Toronto-based hosting firm Q9 Networks Inc. may have to financially compensate some of its customers due to a router error last week that resulted in downtime.
A software error on one of the company’s routers occurred Wednesday
morning around 9:00 a.m., causing a cascading effect across the network. CEO Osama Arafat said that all of Q9’s data centres – the company operates centres in Toronto, Calgary and Brampton, Ont. – were affected by the problem which led to about an hour of downtime.
“There was a lot of details and it was a complex issue. There was basically various stages of the event that affected different customers,” said Arafat. “Routers, by definition, talk to each other, so that type of a problem is insidious.”
Arafat wouldn’t identify the company that made the faulty router software, nor would he say how many customers were affected, but some of them may be due for compensation.
Q9 provides service level agreements that guarantee 100 per cent uptime. “If we don’t achieve 100 per cent . . . that has financial penalties associated with it,” he said.

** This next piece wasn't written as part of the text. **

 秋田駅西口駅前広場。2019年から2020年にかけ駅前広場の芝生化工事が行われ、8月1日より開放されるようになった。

A Q9 customer, who asked not to be identified for the purposes of this story, said he realized there was a problem at about 9:20 a.m. “We noticed that we couldn’t connect to any of Q9’s internal sites (or) their control panel application. Their (main) site was down. There are a couple of other customers that we know that are hosted by Q9 and their sites seemed to be down as well,” he said.

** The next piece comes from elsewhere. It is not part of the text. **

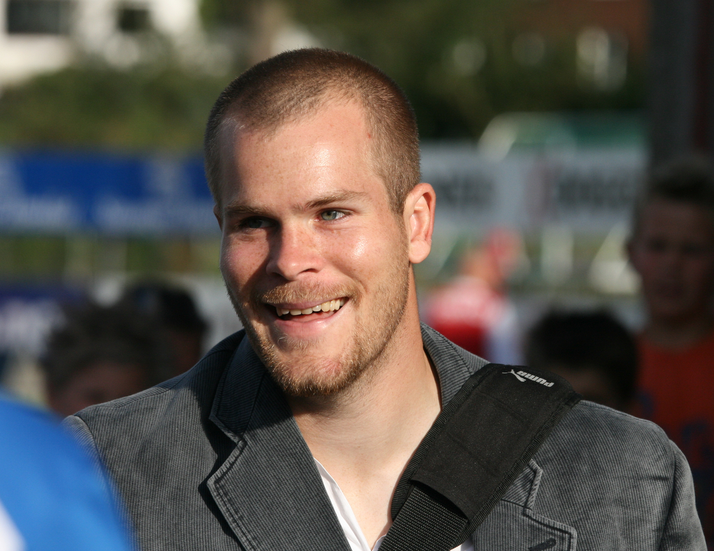 Espen Bugge Pettersen
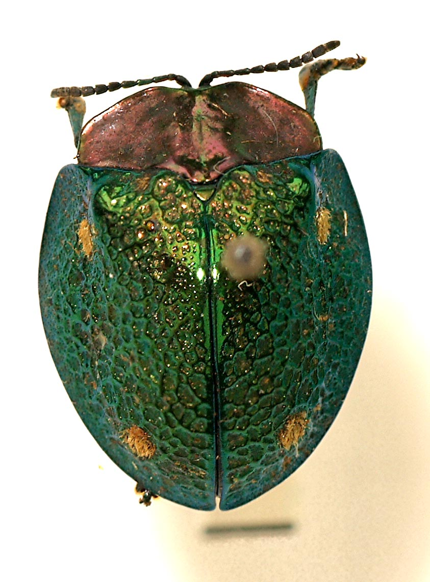 Neomphalia zikani

The customer, who operates an e-business Web site, added that its unusual that a downtime event would be triggered during regular business hours. “I expect something like this to happen at 2:30 in the morning.”
Another customer, Toronto law firm Stikeman Elliott LLP, avoided downtime altogether by switching to a back-up provider. “We run a BGP router (Border Gateway Protocol) here for a situation like this,” said Venky Srinivasan, director of technology. A secondary backbone was able to take over, allowing the firm’s network to stay active.
Despite Q9’s 100 per cent uptime guarantee, Srinivasan felt it necessary to provide an extra fail-safe.
“When we sign a contract like this, we look at: have they checked all types of failures which could happen? The answer is yes. But there could always be a permutation or combination that you haven’t looked at. You can’t plan for all disasters, you do the best you can,” he said.
“It’s a piece of electronic equipment. Anything can happen. When we go to sleep, we don’t know if we’re going to wake up tomorrow.”
In 2003, Srinivasan told ITBusiness.ca that he was considering using a third party in addition to Q9. At the time, he was concerned that there are events beyond his control like the massive blackout that struck parts of Canada and the U.S. in August.
Arafat acknowledged that even the best-laid plans are susceptible to flaws.
“While you design for a certain thing, sometimes there are things beyond your control and this is one issue where it was beyond our control. I think customers are very understanding of that,” he said.
He compared the situation to an airline administering safety measures to its aircraft: “Crashes can still occur — it’s a fact of life,” he said. “You can learn something from this crash, but it doesn’t mean you can prevent all crashes in the future.”
Arafat said the company was in touch with affected customers within the hour. “I think customers mostly focus on how you deal with the issue and how quickly you deal with the issue. We’ve done well on both counts.”
The unidentified e-commerce customer said that his confidence in Q9 is “a bit” shaken, “but they are still the big boys on the block when it comes to hosting in Canada. Compared to the other guys in town, I would still choose Q9. But if you start including (hosters) in the States, Q9 isn’t the big fish in the pond anymore.”
Arafat said that Q9 currently has no plans to abandon its 100 per cent uptime policy.